━━━━━ Data supplied ━━━━━
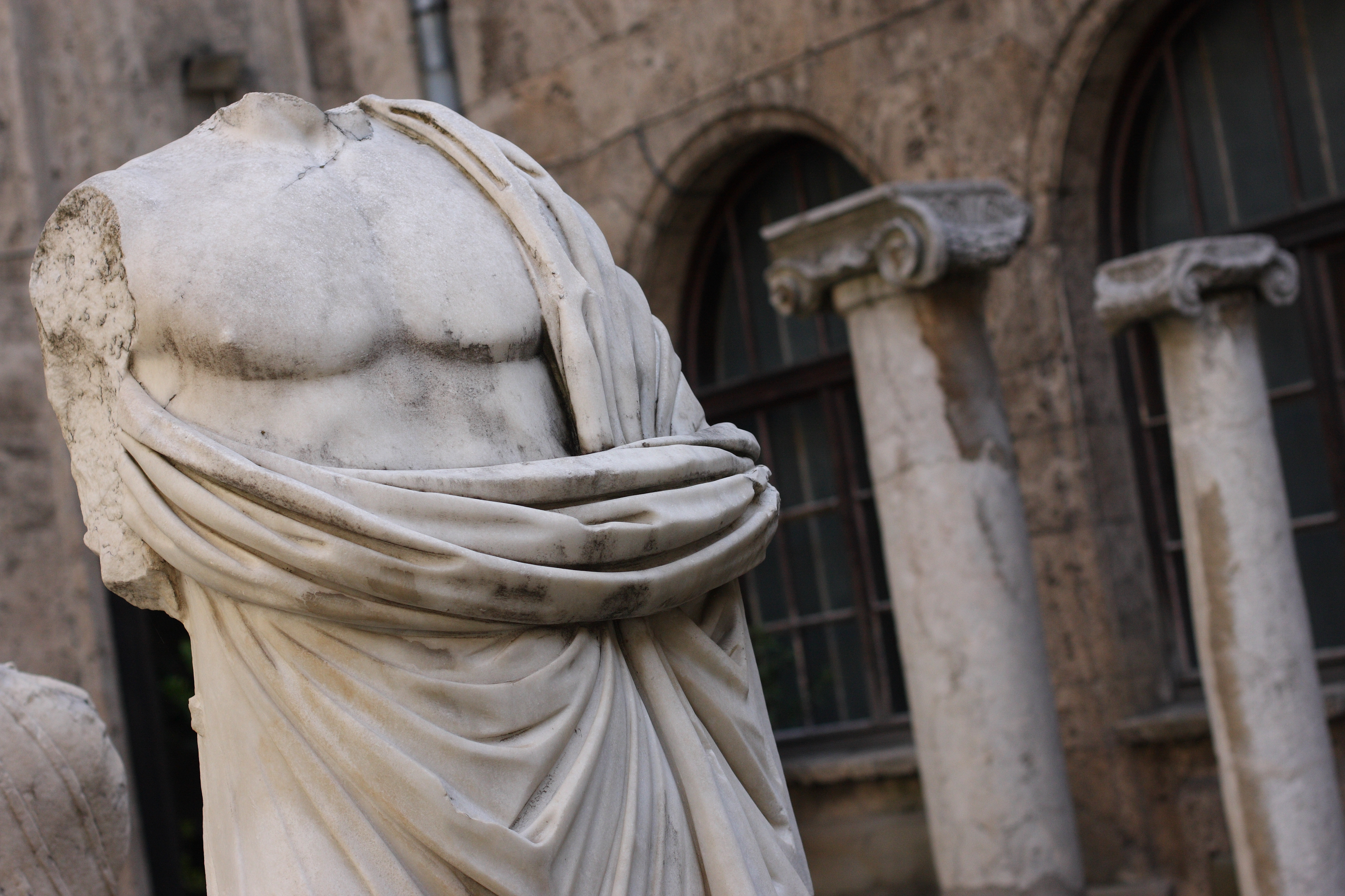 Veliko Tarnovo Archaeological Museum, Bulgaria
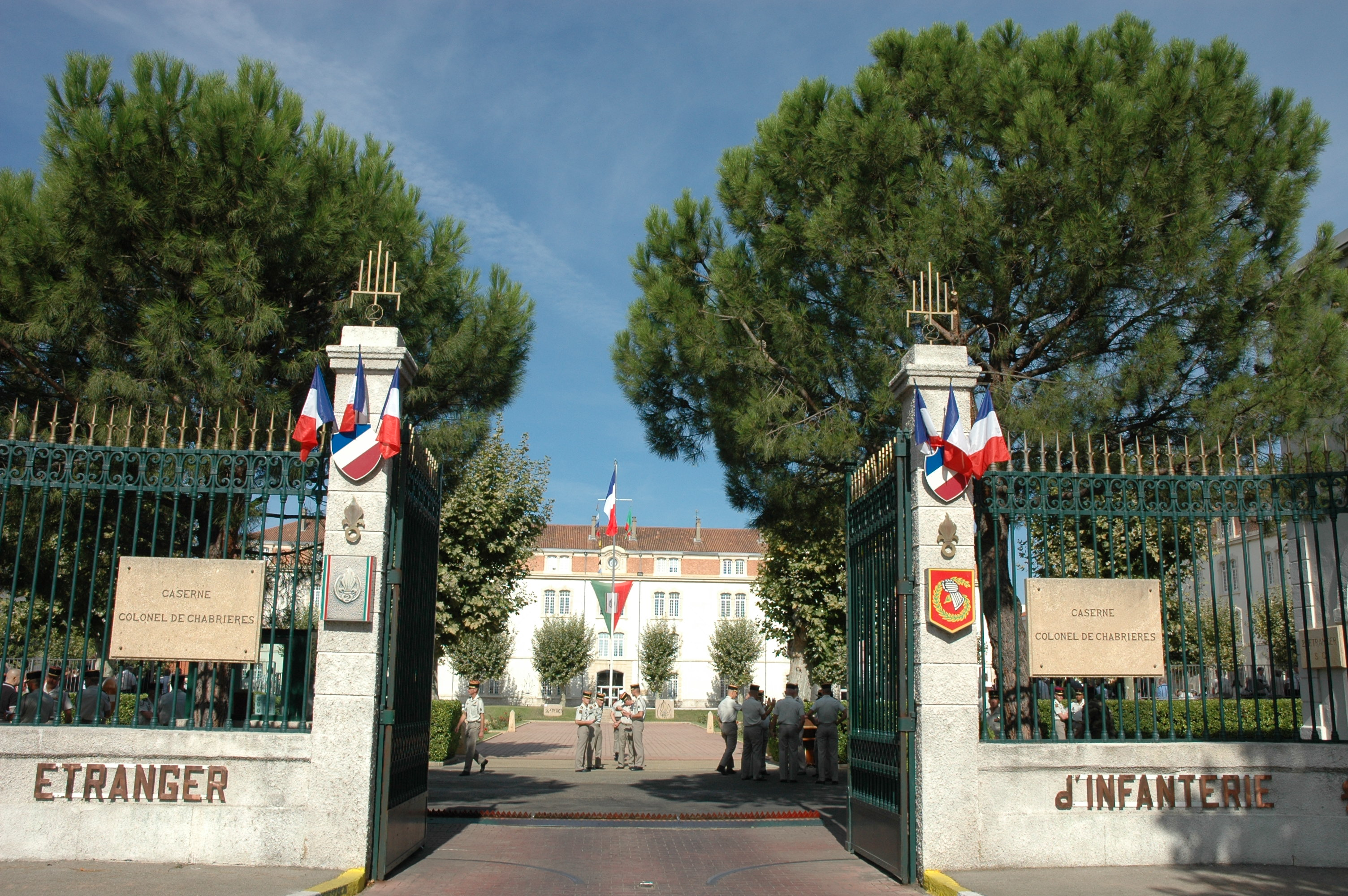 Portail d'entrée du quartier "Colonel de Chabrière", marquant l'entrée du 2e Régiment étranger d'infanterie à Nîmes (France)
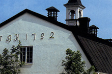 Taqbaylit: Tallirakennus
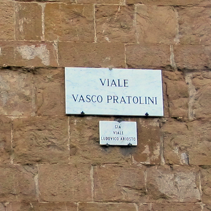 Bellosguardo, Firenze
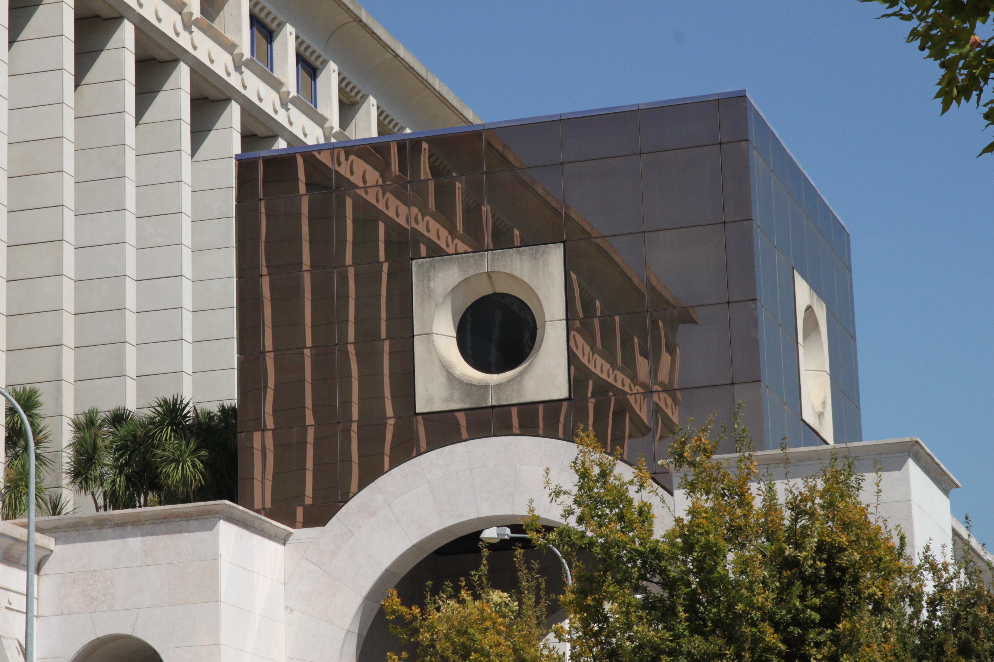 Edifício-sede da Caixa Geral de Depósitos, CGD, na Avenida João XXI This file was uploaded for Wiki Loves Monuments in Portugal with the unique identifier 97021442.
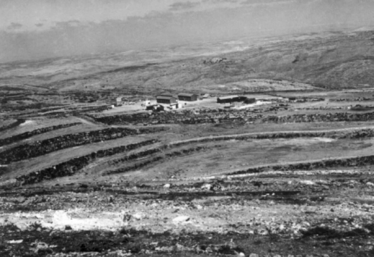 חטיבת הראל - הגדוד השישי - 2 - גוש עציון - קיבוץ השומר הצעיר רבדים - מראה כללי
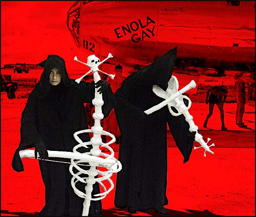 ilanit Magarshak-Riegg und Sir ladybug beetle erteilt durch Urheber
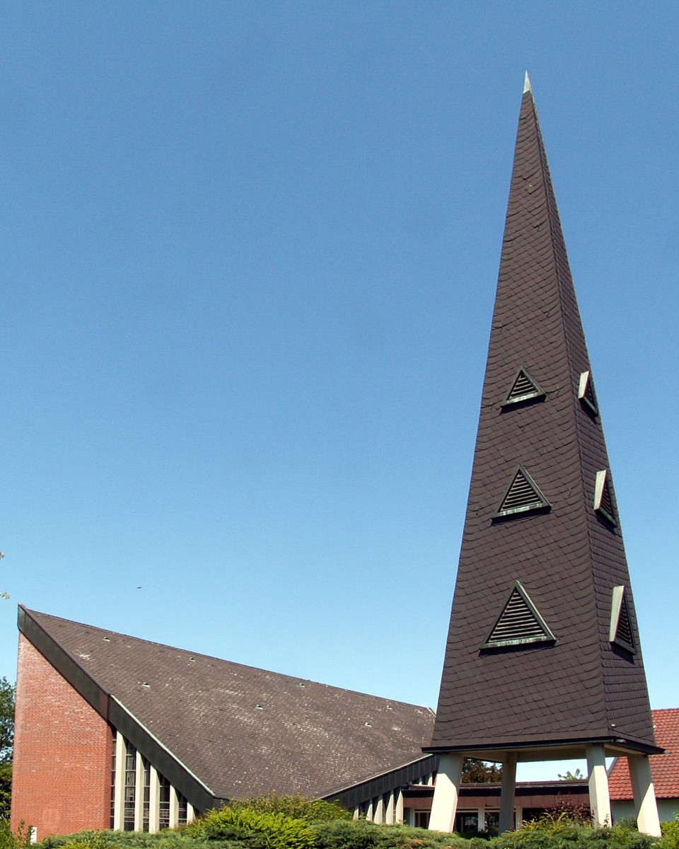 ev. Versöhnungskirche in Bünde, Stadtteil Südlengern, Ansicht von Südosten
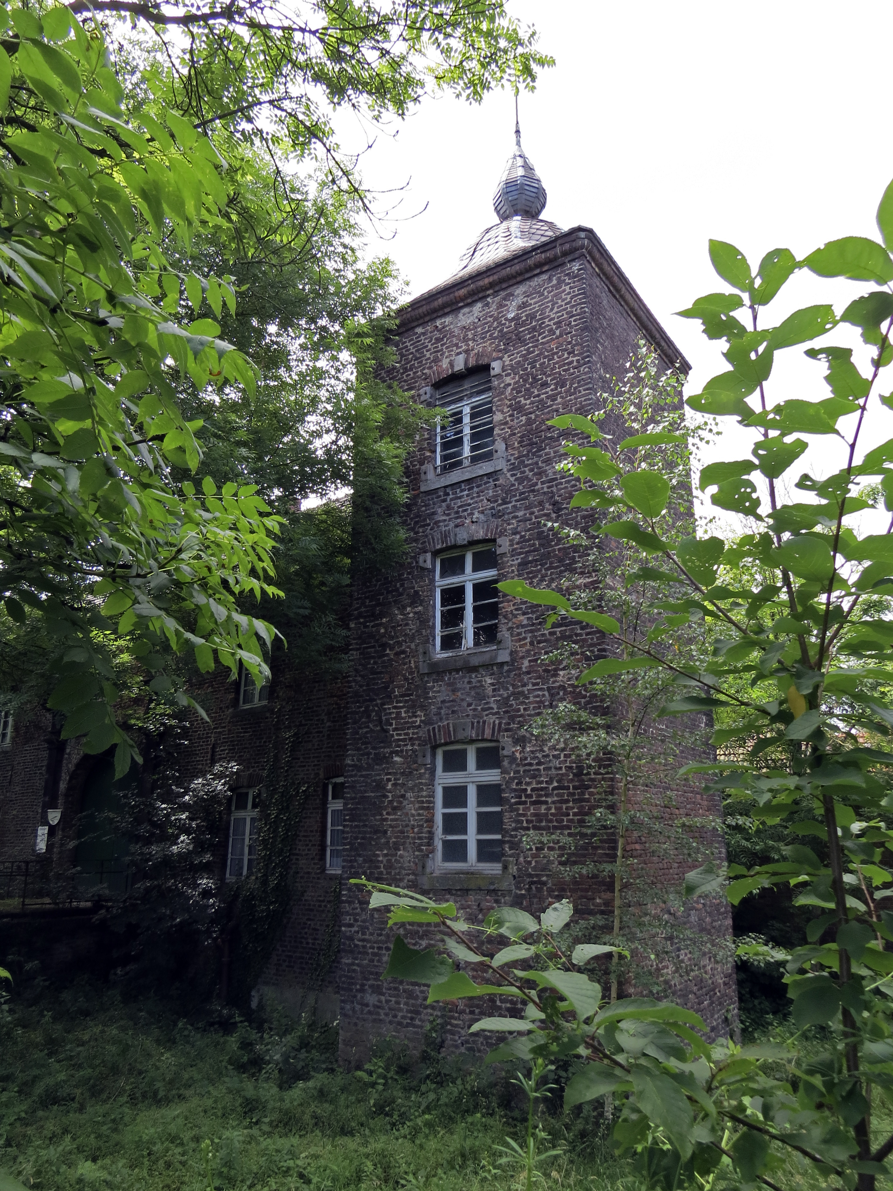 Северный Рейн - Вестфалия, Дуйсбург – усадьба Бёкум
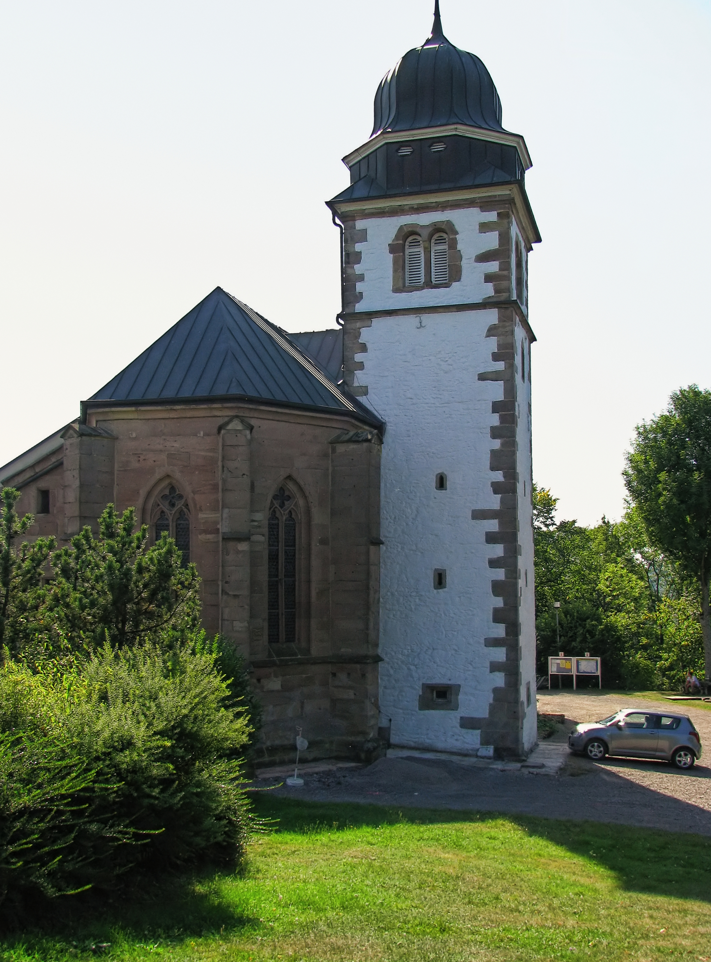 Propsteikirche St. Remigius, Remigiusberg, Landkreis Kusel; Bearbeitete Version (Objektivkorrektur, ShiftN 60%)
━━━━━
*Instructions to follow*.
Please copy exactly the lines from the one containing "Bellosguardo, Firenze" through the last line of the records, both ends included, and leave out any pictures.

*Task result*.
 Bellosguardo, Firenze
 Edifício-sede da Caixa Geral de Depósitos, CGD, na Avenida João XXI This file was uploaded for Wiki Loves Monuments in Portugal with the unique identifier 97021442.
 חטיבת הראל - הגדוד השישי - 2 - גוש עציון - קיבוץ השומר הצעיר רבדים - מראה כללי
 ilanit Magarshak-Riegg und Sir ladybug beetle erteilt durch Urheber
 ev. Versöhnungskirche in Bünde, Stadtteil Südlengern, Ansicht von Südosten
 Северный Рейн - Вестфалия, Дуйсбург – усадьба Бёкум
 Propsteikirche St. Remigius, Remigiusberg, Landkreis Kusel; Bearbeitete Version (Objektivkorrektur, ShiftN 60%)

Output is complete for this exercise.